Die Ölpreise sind am Dienstag gestiegen, da der andauernde Konflikt zwischen Iran und Israel die Märkte zunehmend verunsichert. Anleger befürchten eine Eskalation der Gewalt, die zu Unruhen und möglichen Lieferunterbrechungen im ölreichen Nahen Osten führen könnte. Der Preis für ein Barrel der Nordseesorte Brent legte im frühen Handel um 34 Cent beziehungsweise 0,5 Prozent auf 73,57 US-Dollar zu. Die US-Sorte West Texas Intermediate (WTI) verteuerte sich um 29 Cent oder 0,4 Prozent auf 72,06 US-Dollar.
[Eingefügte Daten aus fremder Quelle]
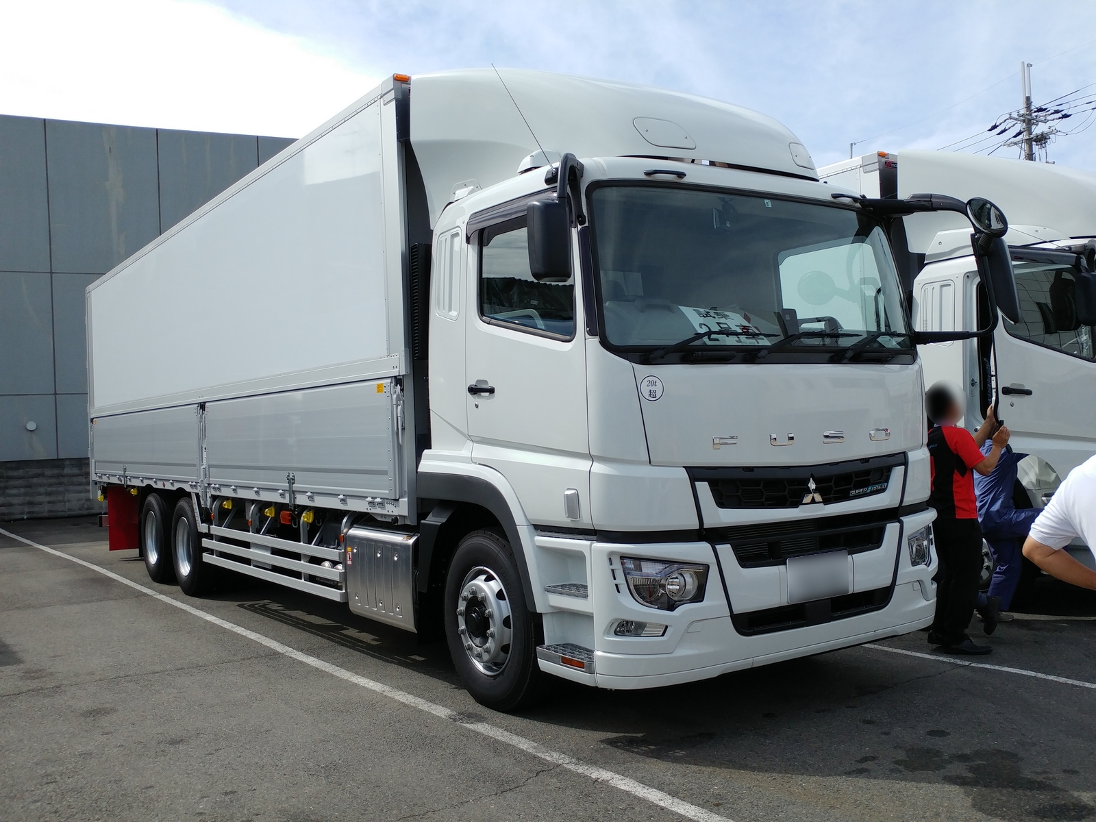 スーパーグレート プロライン(FU)

Beide Kontrakte hatten zuvor im Handelsverlauf bereits um mehr als zwei Prozent zugelegt.
Noch am Vortag hatten die Ölpreise mehr als ein Prozent nachgegeben – beflügelt von der Hoffnung auf eine Deeskalation. Berichte, wonach der Iran eine Beendigung der Feindseligkeiten anstrebe, sorgten für vorsichtigen Optimismus. Doch die Lage entwickelte sich rasch weiter. US-Präsident Donald Trump forderte in einem Beitrag in den sozialen Medien „alle“ zur Evakuierung der iranischen Hauptstadt Teheran auf. Diese Äußerung trug zu einer erneuten Verunsicherung der Märkte bei.
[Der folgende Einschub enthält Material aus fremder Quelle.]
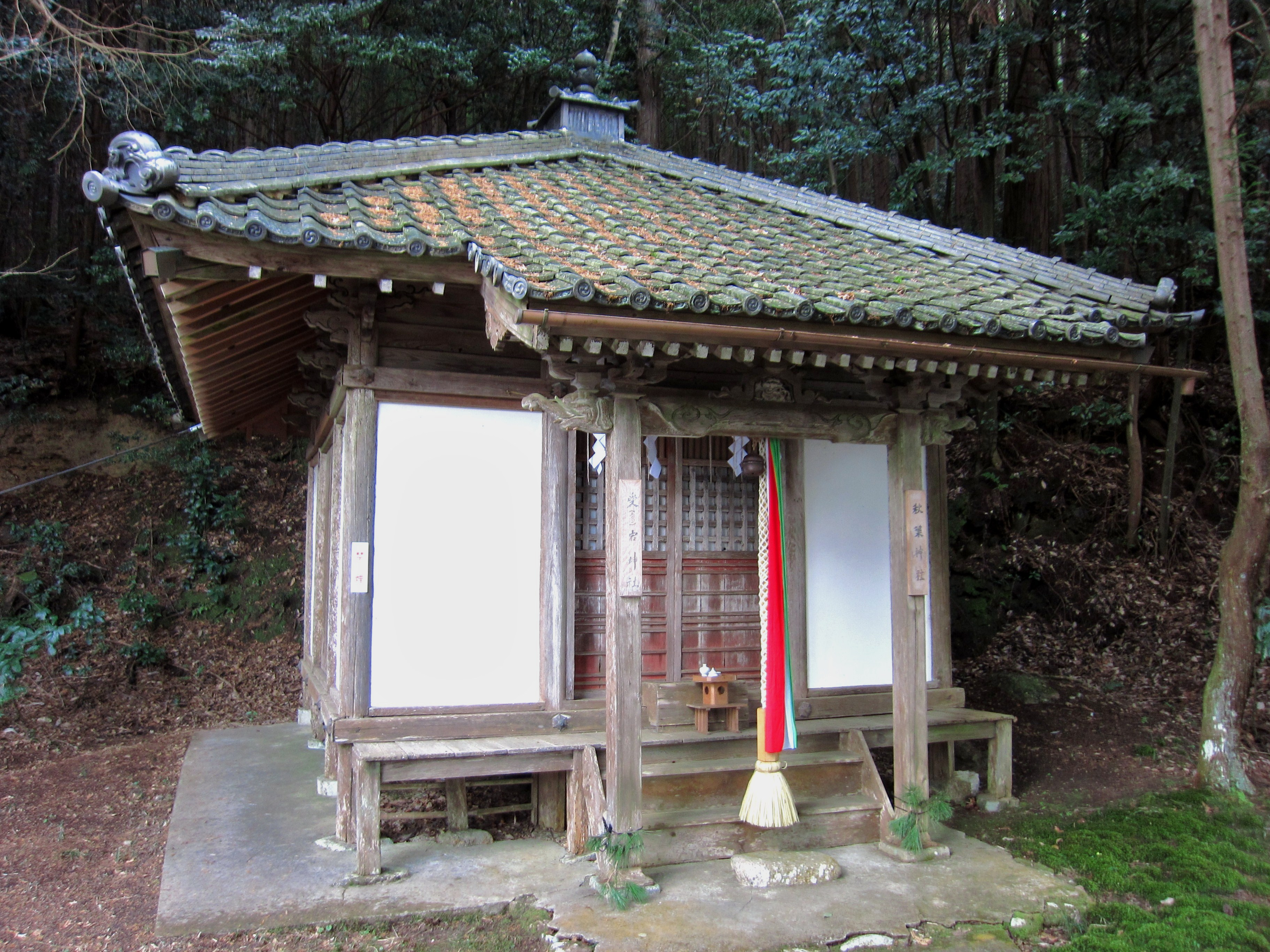 生身天満宮 境内社秋葉愛宕神社

Der bewaffnete Konflikt dauert inzwischen bereits den fünften Tag an. Iranische Medien berichteten über Explosionen in Teheran sowie über heftiges Abwehrfeuer der Luftverteidigung. In Israel lösten iranische Raketenangriffe Luftalarm in Tel Aviv aus. Die zunehmende Gewaltbereitschaft beider Seiten veranlasst Marktteilnehmer, verstärkt sogenannte Kriegsauswirkungen auf den Ölmarkt einzupreisen, wie Marktanalystin Priyanka Sachdeva von Phillip Nova erläuterte. Neben den geopolitischen Risiken sorgt auch die anstehende geldpolitische Entscheidung der US-Notenbank für erhöhte Marktvolatilität.
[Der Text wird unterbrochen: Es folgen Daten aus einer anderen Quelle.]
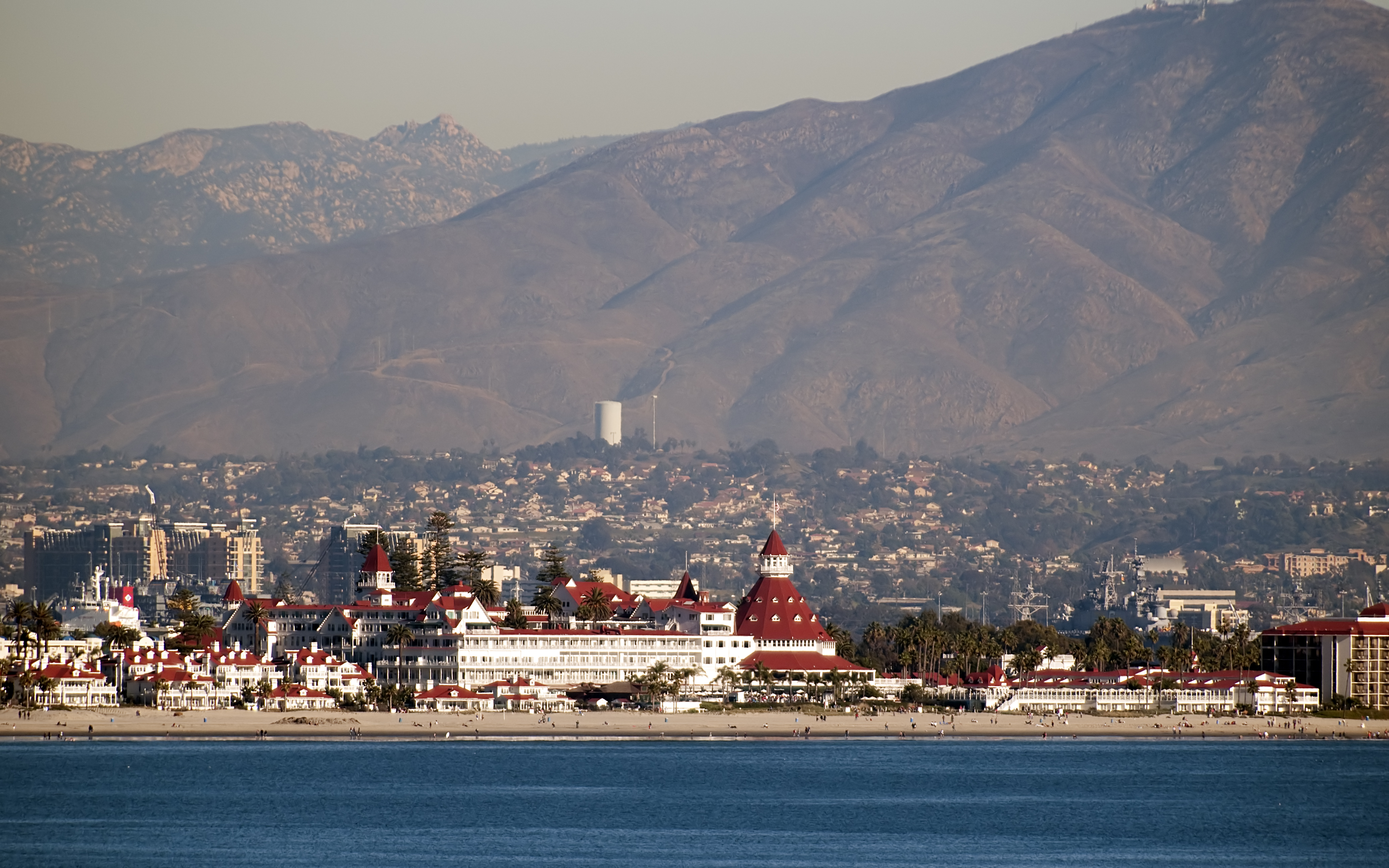 Hotel del Coronado in San Diego, California as seen from Cabrillo National Monument

Im Mittelpunkt steht vor allem die Sorge, dass die Ölexporte aus dem Iran gefährdet sein könnten. Das Land ist der drittgrößte Produzent innerhalb der Organisation Erdöl exportierender Länder (OPEC), ein Ausfall iranischer Lieferungen hätte erhebliche Auswirkungen auf das weltweite Angebot. Gleichzeitig kursieren in US-Medien Berichte, denen zufolge Trump eine Wiederaufnahme von Gesprächen mit dem Iran über ein Atomabkommen ins Spiel bringt. Hinzu kommen neue Hinweise auf ein sicherheitsrelevantes Ereignis im Golf von Oman, das mögliche Gefahren für den Transport von Öl und Treibstoffen unterstreicht.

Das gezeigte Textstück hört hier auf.